In [1]:
import torch
from torch.utils.data import Dataset, DataLoader
from transformers import AutoTokenizer, AutoModelForSequenceClassification
import json
import os
import random


In [2]:
def add_noise(matrix, noise_level=0.2):
    """Introduce noise in matrix by flipping values randomly."""
    noisy_matrix = [row[:] for row in matrix]  
    num_changes = int(noise_level * len(noisy_matrix) * len(noisy_matrix[0]))

    for _ in range(num_changes):
        row_idx = random.randint(0, len(noisy_matrix) - 1)
        col_idx = random.randint(0, len(noisy_matrix[0]) - 1)
        noisy_matrix[row_idx][col_idx] = random.randint(0, 9)  # Random value

    return noisy_matrix


In [3]:
data_dir = "json_files/training"
dataset = []

for file in os.listdir(data_dir):
    file_path = os.path.join(data_dir, file)

    if file.endswith(".json"):
        with open(file_path, "r") as f:
            data = json.load(f)

        train_examples = [(example["input"], example["output"]) for example in data["train"]]
        test_input = data["test"][0]["input"]
        correct_output = data["test"][0]["output"]

        candidates = [{"candidate_output": correct_output, "confidence": 1.0}]
        for i, noise in enumerate([0.2, 0.4, 0.6, 0.8]):
            noisy_output = add_noise(correct_output, noise_level=noise)
            candidates.append({"candidate_output": noisy_output, "confidence": round(1 - noise, 2)})

        dataset.append({
            "train_examples": train_examples,
            "test_input": test_input,
            "candidates": candidates
        })

print(f"✅ Dataset Created!

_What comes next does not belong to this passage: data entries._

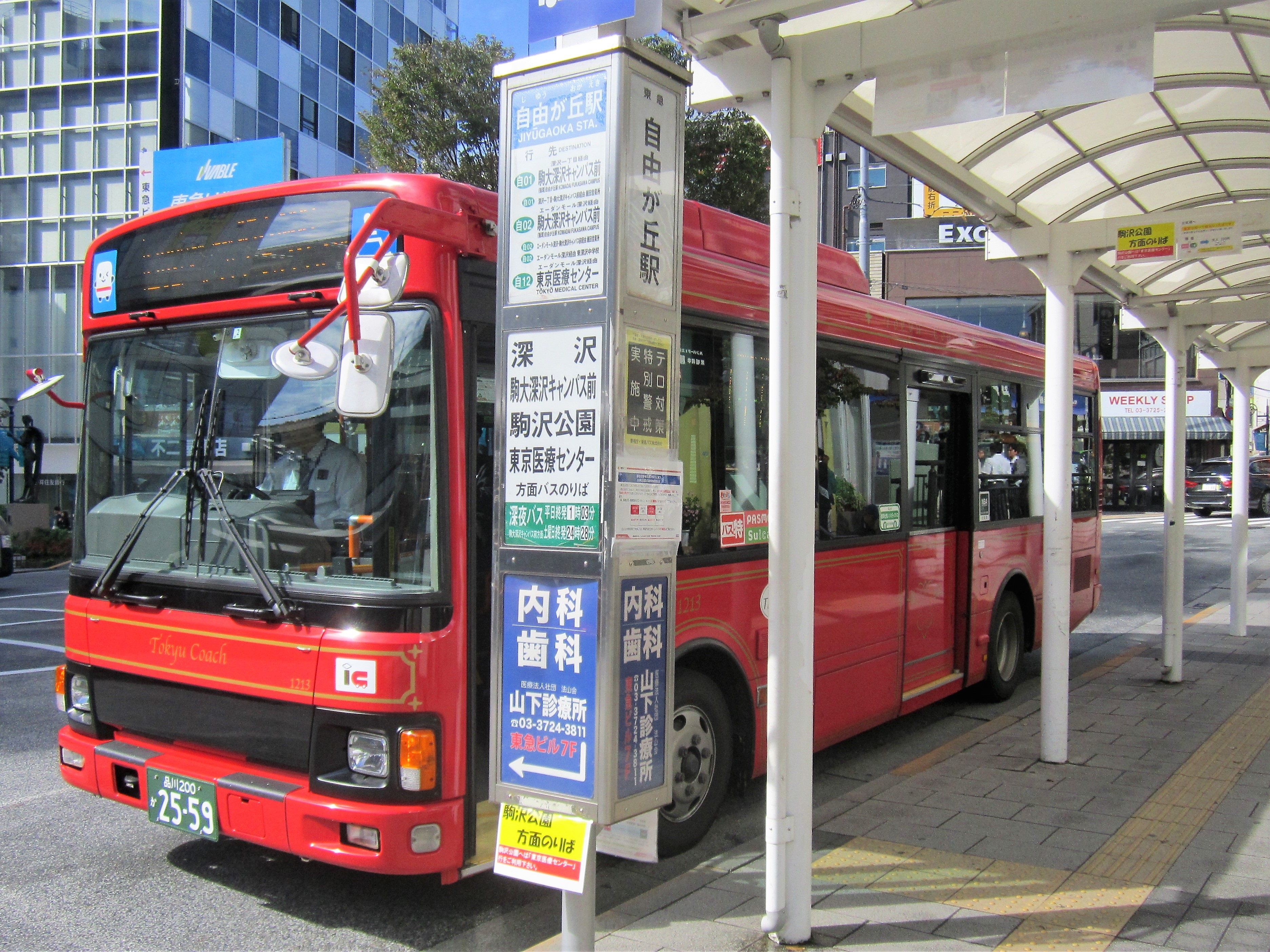 自由が丘駅前に停車中の東急バス・コーチ自由が丘線
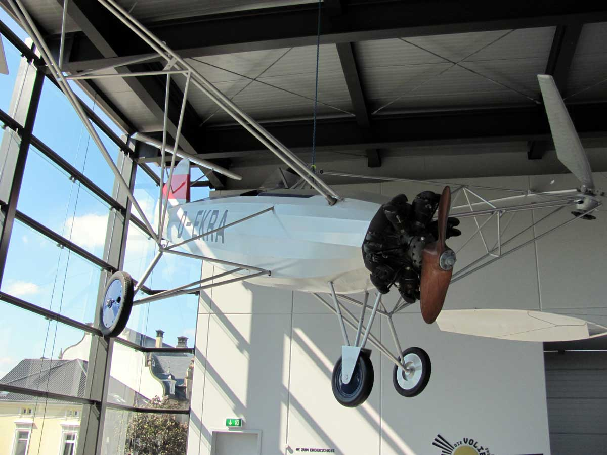 Fw 61 im Hubschraubermuseum Bückeburg 2012
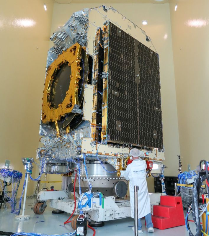 Satellite Konnect en essai dans la chambre acoustique du Centre spatial de Cannes Mandelieu
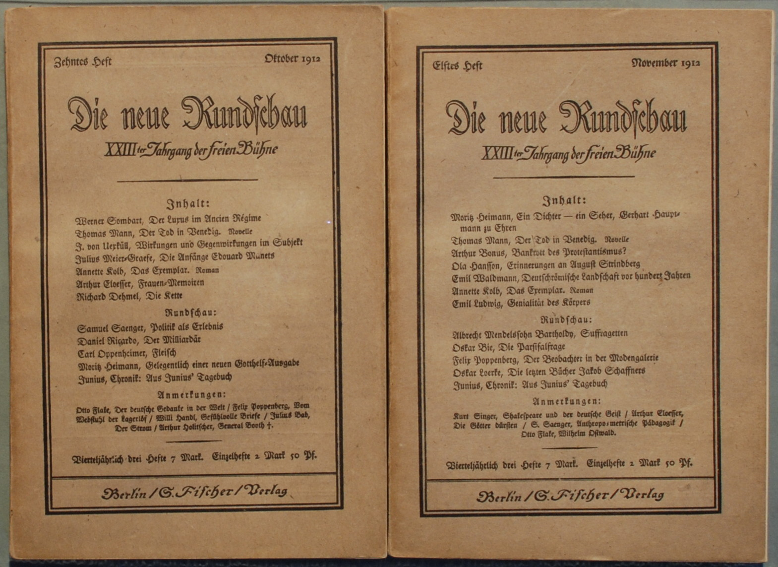 Thomas Mann: Der Tod in Venedig. Novelle. In: Die neue Rundschau 1912, Heft 10 + 11, S. Fischer Verlag Berlin. Potempa E26.2 [1] 2. Druck nach der Erstveröffentlichung als Hundertdruck im Hyperionverlag Hans von Weber.
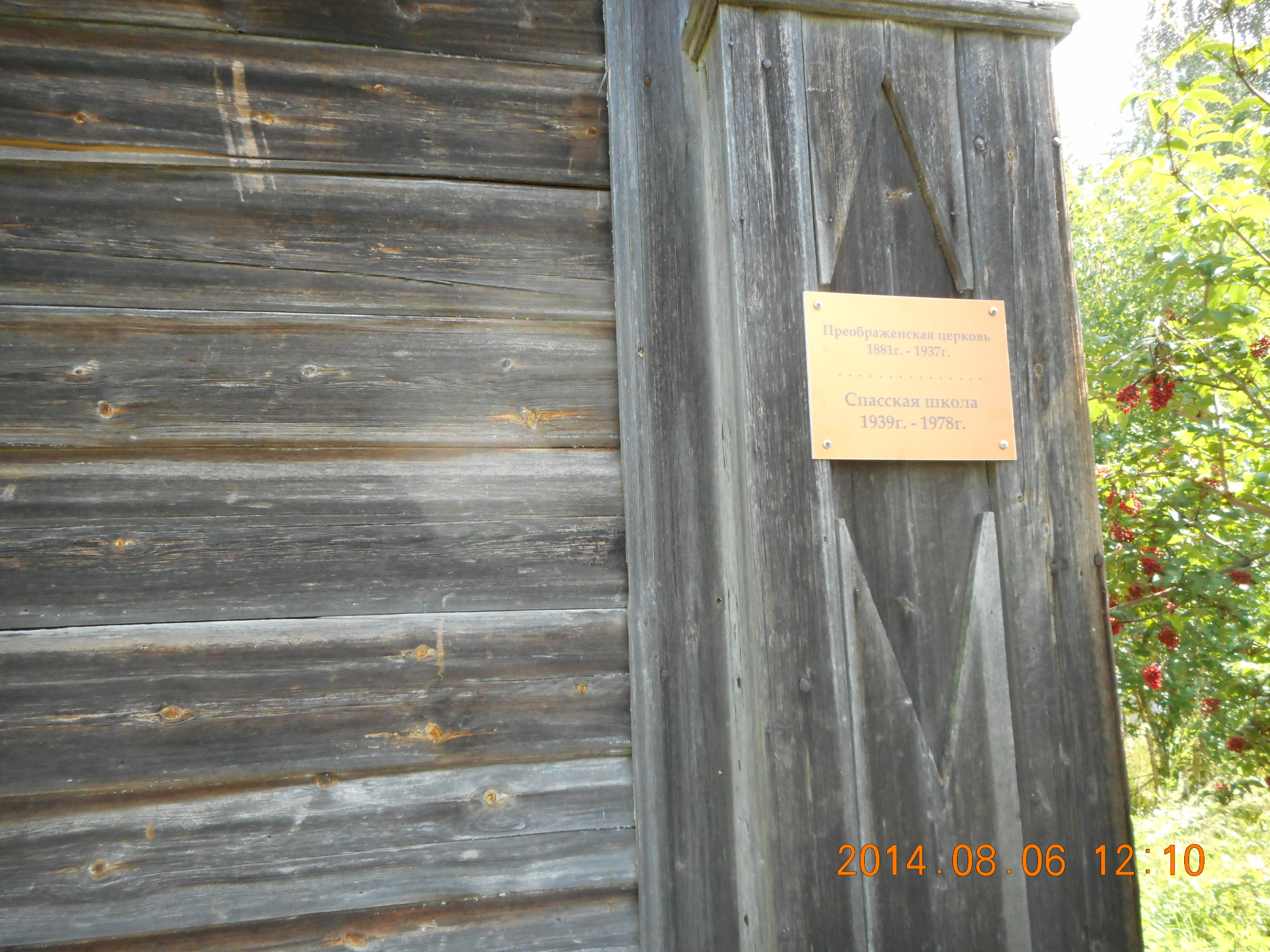 Памятная доска была установлена бывшими учениками-земляками Спасской школы.
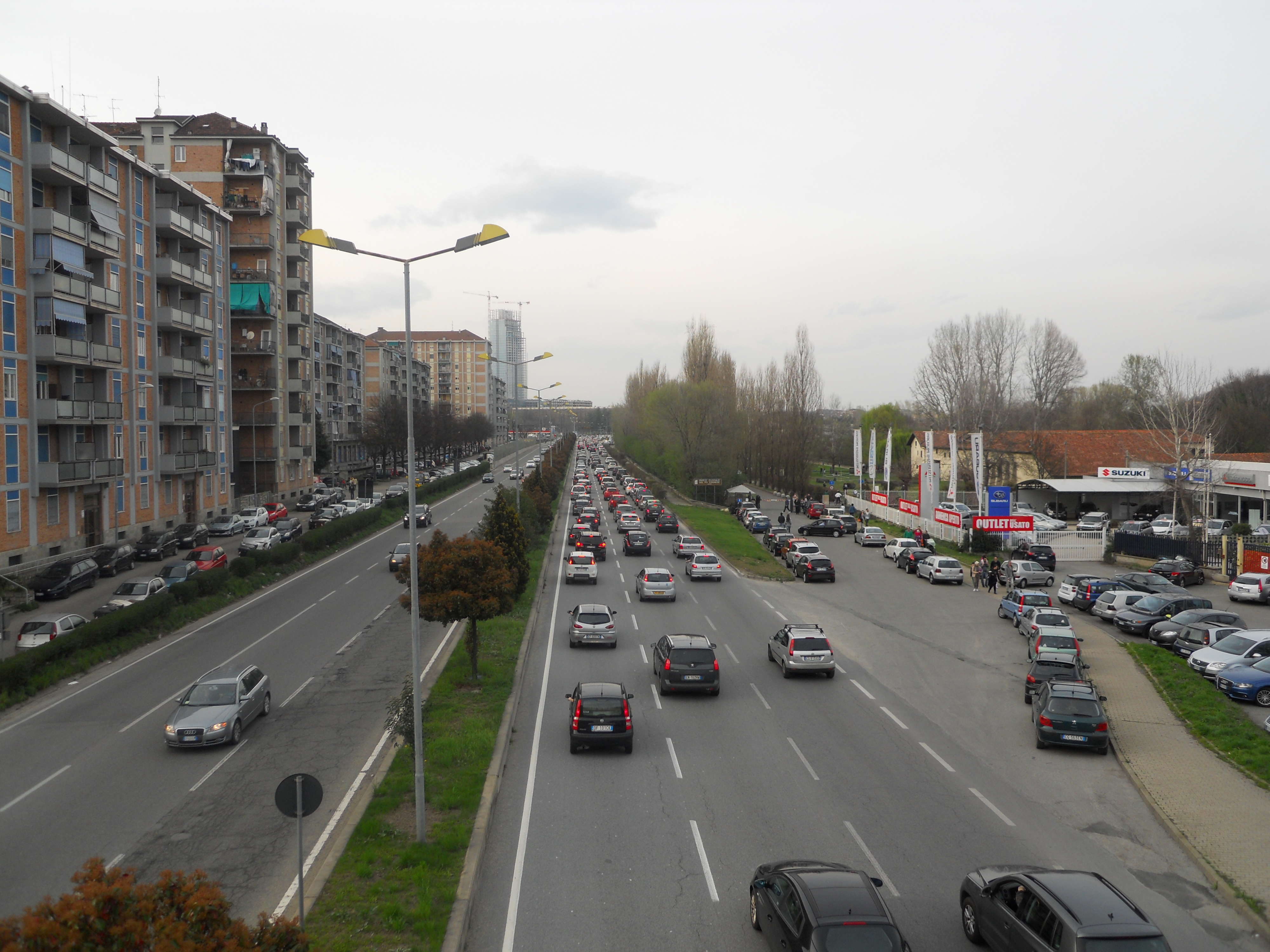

Total Examples: {len(dataset)}")


✅ Dataset Created! Total Examples: 400


In [4]:
tokenizer = AutoTokenizer.from_pretrained("google/bigbird-roberta-base")

def tokenize_data(example):
    """
    Tokenizes train_examples, test_input, and candidates.
    """
    train_encodings = [tokenizer(json.dumps(pair), padding="max_length", truncation=True, max_length=4096) for pair in example["train_examples"]]
    test_encoding = tokenizer(json.dumps(example["test_input"]), padding="max_length", truncation=True, max_length=4096)
    candidate_encodings = [tokenizer(json.dumps(cand["candidate_output"]), padding="max_length", truncation=True, max_length=4096) for cand in example["candidates"]]

    return {
        "train_input_ids": torch.tensor([enc["input_ids"] for enc in train_encodings]),
        "train_attention_mask": torch.tensor([enc["attention_mask"] for enc in train_encodings]),
        "test_input_ids": torch.tensor(test_encoding["input_ids"]),
        "test_attention_mask": torch.tensor(test_encoding["attention_mask"]),
        "candidate_input_ids": torch.tensor([enc["input_ids"] for enc in candidate_encodings]),
        "candidate_attention_mask": torch.tensor([enc["attention_mask"] for enc in candidate_encodings]),
        "labels": torch.tensor([cand["confidence"] for cand in example["candidates"]])
    }

# Apply tokenization
tokenized_dataset = [tokenize_data(ex) for ex in dataset]

print("✅ Tokenization Completed!")


✅ Tokenization Completed!


In [5]:
class CandidateDataset(Dataset):
    def __init__(self, tokenized_data):
        self.data = tokenized_data

    def __len__(self):
        return len(self.data)

    def __getitem__(self, idx):
        return {
            "test_input_ids": self.data[idx]["test_input_ids"],
            "test_attention_mask": self.data[idx]["test_attention_mask"],
            "candidate_input_ids": self.data[idx]["candidate_input_ids"],
            "candidate_attention_mask": self.data[idx]["candidate_attention_mask"],
            "labels": self.data[idx]["labels"]
        }

train_dataset = CandidateDataset(tokenized_dataset)
train_dataloader = DataLoader(train_dataset, batch_size=1, shuffle=True)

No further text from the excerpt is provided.